Our oldest and best-known recurring publication at Worldwar1.com is our free monthly newsletter the St. Mihiel Trip-Wire. Every month we provide a portal to a vast amount of information on the Great War. Our February issue features our usual collection of articles, links, imagery, and the special message below:
To view the full issue just click on:
Worldwar1.com/tripwire/smtw.htm
A Message from VioletDowager Countess of GranthamThe Official Favorite Downton Abbey Character of Worldwar1.com
Dear Roads to the Great War Readers,
No doubt you will regard this as rather unorthodox, my pushing my way into an electronic publication. First electricity, then telephones, now the Internet. Sometimes I feel as if I’m living in an H.G. Wells novel. But life is a game, where sometimes the player must appear ridiculous. While there can be too much truth in any relationship there is a time for forthrightness. I must say that I find this fascination in our former colonies with my family's story a bit puzzling, and — forgive me for saying this — utterly middle class. Especially so, since before Downton Abbey there was Abingdon Pryory and the Greville Family Saga, which I'm amused to say were brilliantly chronicled by that American from Hollywood, California, the late Mr.
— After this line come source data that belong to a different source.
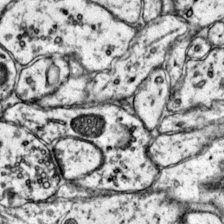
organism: Mouse
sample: Primary visual cortex
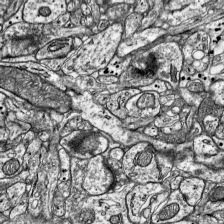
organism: Mouse
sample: Visual Cortex
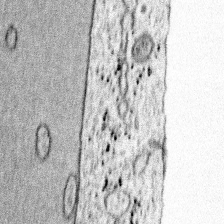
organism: Human
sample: HeLa cells
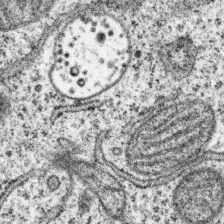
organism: Human
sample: HeLa cells
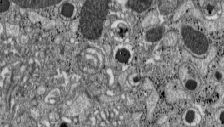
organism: C57BL Mouse
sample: Pancreatic islet
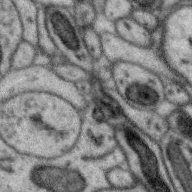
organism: Zebra finch
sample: Brain
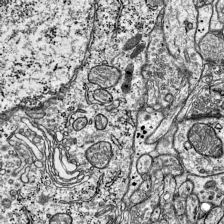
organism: Mouse
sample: Visual Cortex
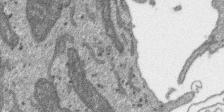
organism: Human
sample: Lung epithelial cells infected with SARS-CoV-2
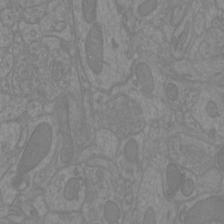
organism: Mouse
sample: Cortical neurons
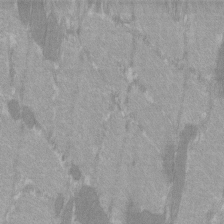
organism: C57BL Mouse
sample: Tibialis anterior muscle cell
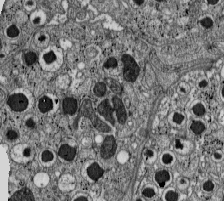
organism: C57BL Mouse
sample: Pancreatic islet
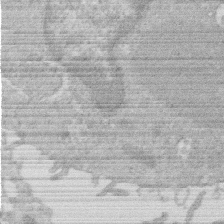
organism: Human
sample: Macrophage cells
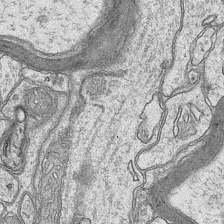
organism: Mouse
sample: CA1 Hippocampus
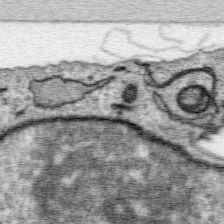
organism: Human
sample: HeLa cells
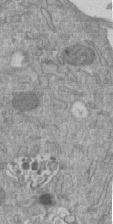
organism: Mouse
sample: ED-1 cell nuclei; centrioles
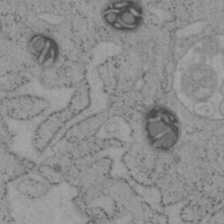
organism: Mouse
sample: OT-I killer T cells with ID8 ovarian cancer cells
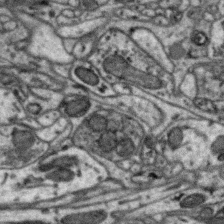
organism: Zebra finch
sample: Brain
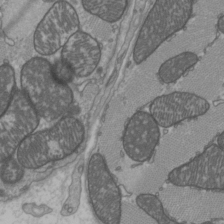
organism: C57BL Mouse
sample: Heart
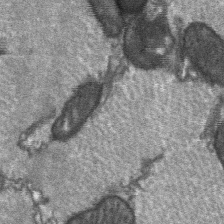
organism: C57BL Mouse
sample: Soleus
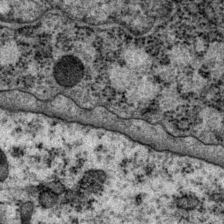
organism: P. pacificus
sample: Pharynx
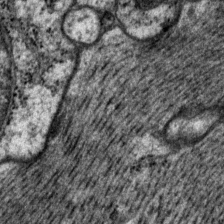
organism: P. pacificus
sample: Pharynx
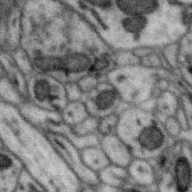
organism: Zebra finch
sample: Brain
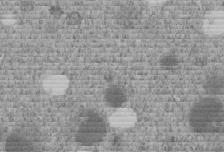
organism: C. elegans
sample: C. elegans embryo early stage
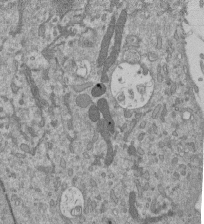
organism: Mouse
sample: ED-1 cell nuclei; centrioles

Philip Rock. (Why does every day involve the intrusion of an American?) If you would like to discover the source from which Downton Abbey's producers borrow their plot and some of my dialogue, you might consider reading this wonderful trilogy that was reissued recently.
By the way, the first volume of the Abingdon Pryory Trilogy — The Passing Bells — covers the Great War, the second the postwar period, and the last the run up to the Second World War. I'm certain readers of Roads will recognize the provenance of the first volume's title: What passing-bells for these who die as cattle? Only the monstrous anger of the guns. Only the stuttering rifles' rapid rattle: Can patter out their hasty orisons. . . Dowager Lady Grantham |
M'Lady, I should love to sit down with you and a nice cup of tea and discuss the poems of Wilfred Owen with you. Had we enough time we might even chat about Sassoon too.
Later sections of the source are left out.